NAM has developed an initiative, called the Prosperity Project, that is designed to create a climate in the United States in which manufacturing can grow and prosper. One way is to reduce the cost of doing business in the United States. Cleary states, “We're at a 22 percent disadvantage versus our trading partners.” In addition, NAM would like to see legislation that would “level the playing field” for American manufacturers relative to those in other countries, change the tax system to encourage innovation and improve the skills of the workforce. The Prosperity Project details can be found at www.nam.org/p2. Concluding his talk, Cleary asked, “If manufacturing is so large in this country, why do manufacturers have so little clout?”

Economist Jeremy Leonard, who works with the Alliance (MAPI), reported on his studies that show the combination of health care costs, taxation, tort costs, cost of regulatory compliance and pension costs cause American manufacturers to be “fighting with their hands tied.”
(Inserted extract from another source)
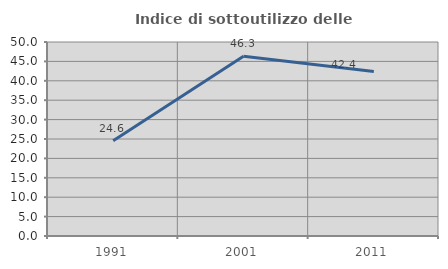
| Category | Indice di sottoutilizzo delle abitazioni  |
|---|---|
| 1991.0 | 24.561 |
| 2001.0 | 46.324 |
| 2011.0 | 42.384 |

Leo Reddy, founder and chief executive officer of the National Coalition for Advanced Manufacturing (NACFAM), took a solutions approach, along with pointing out sobering statistics. He noted that manufacturing was 14 percent of the U.S. gross domestic product in 2001, down from 29 percent in 1953. He believes, though, that most manufacturing workforce reductions have been at the low skills end of the spectrum. He says that it is time to work to develop the skills of the workforce. He would like to see a manufacturing certification program similar to the ASE certification of an automobile technician, or like the Cisco and Microsoft certification programs.

“Someone asked me, ‘What if I train my employees and they leave?’ ” related Reddy. “I say, what if you don’t and they stay?”

U.S. Department of Commerce Secretary Don Evans pointed to the six-point plan in his department’s “Manufacturing in America” report. Programs that will be proposed, according to Evans, will include a manufacturing council to give manufacturers access to government decision makers, a study of the costs to manufacturers of regulatory compliance and an effort to aggressively confront countries that exhibit unfair trading practices and that do not protect intellectual property. Evans exhorted the audience not to become isolationist, but to recognize that involvement with the world is still a good thing. People should think of America as a bridge, not a fortress, he said.